Und noch ein Polizeieinsatz am Donnerstag: Mit Unterstützung der Bochumer Bereitschaftspolizei führten die hiesigen Beamten gezielte Kontrollen im Hagener Stadtgebiet durch. Die Personen- und Fahrzeugkontrollen sind Bestandteil eines erneuten Schwerpunkteinsatzes zur Bekämpfung der Wohnungseinbruchskriminalität. Insgesamt waren rund 90 Polizisten im Einsatz. Mit der landesweiten Kampagne „Riegel vor!“ unter dem Motto „Wohnung sichern, aufmerksam sein, 110 wählen!“ sollen Wohnungseinbrüche verhindert werden. Insgesamt wurden an 12 Kontrollstellen 309 Fahrzeuge und 380 Personen überprüft.
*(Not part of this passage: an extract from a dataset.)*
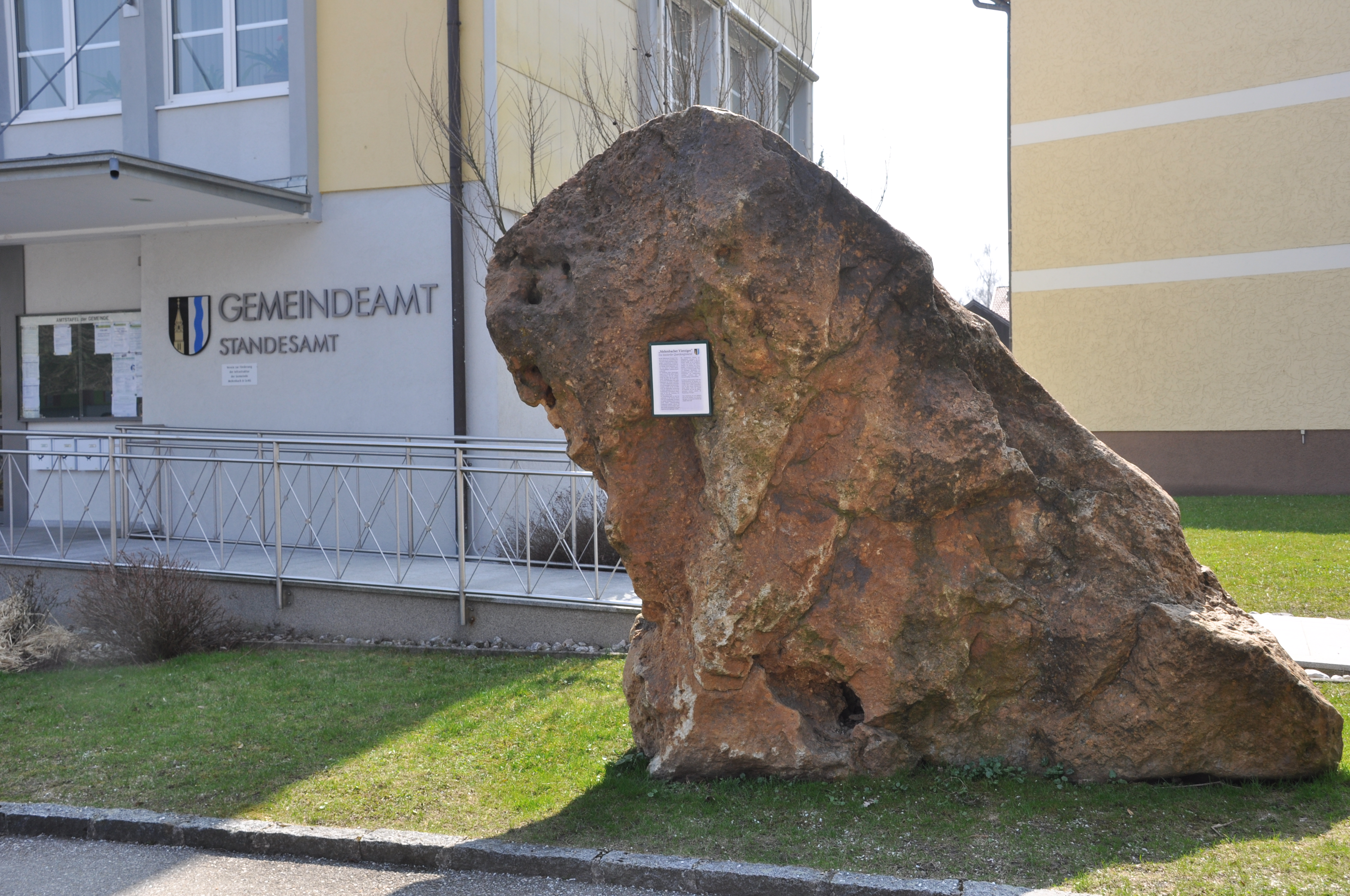 Mehrnbacher "40er", Ein Innviertler Quarzkonglomerat. Im Hintergrund das Gemeindeamt
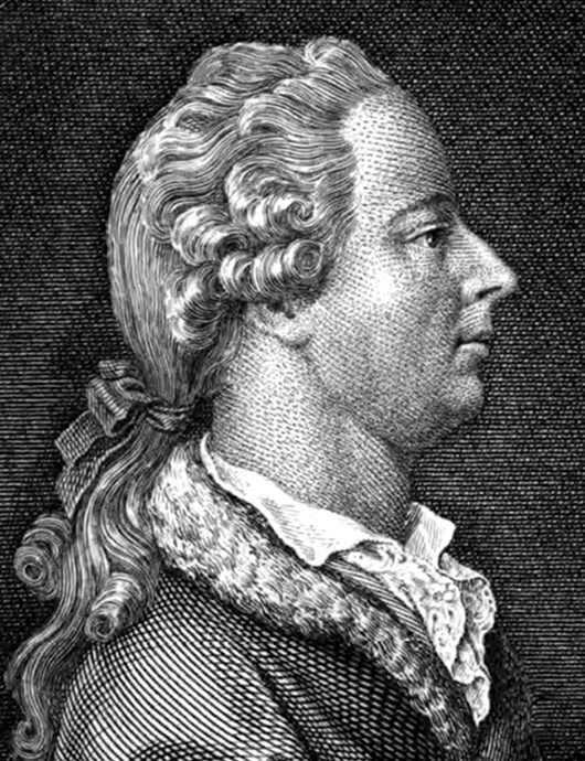 Incisione raffigurante Pietro Verri

Darüber hinaus flatterten zahlreiche Flyer mit dem Hinweis auf schlecht gesicherte Wohnungen in geöffnete Fenster.

Frohe Botschaft

Stadtkämmerer Christoph Gerbersmann legte seinen Bericht vor: Die Zahlen der Ein- und Ausnahmen in 2013 sind weitaus besser als erwartet. Personal, Sach- und Dienstleistungen waren nicht so kostenintensiv wie angenommen, allein mehr Einnahmen von 1,8 Millionen Euro gab es durch Bußgelder für zu schnelles Fahren durch neue Blitzanlagen.

Wieder Feuer

Schon wieder ein großer Brand: Am Bickenstück in Helfe rückten in dieser Woche 50 Feuerwehrleute aus. Das Feuer entstand in einem Anbau aus Holz, die Flammen schlugen dann auf ein Haus über. Die Kriminalpolizei hat die Ermittlungen zur Brandursache aufgenommen.

Statistik

Laut der aktuellen Untersuchung einer Krankenkasse gibt es in der Volmestadt immer mehr Arbeitnehmer, die über 50 Jahre alt sind. Dieser Anteil sei allein in den letzten zehn Jahren um über 50 Prozent gestiegen. Das bedeute für die Arbeitswelt, dass diese Arbeitnehmer generell zwar seltener krank werden als die jüngeren. Liegt jedoch ein Krankheitsfall vor, so dauere der Ausfall in der Regel länger.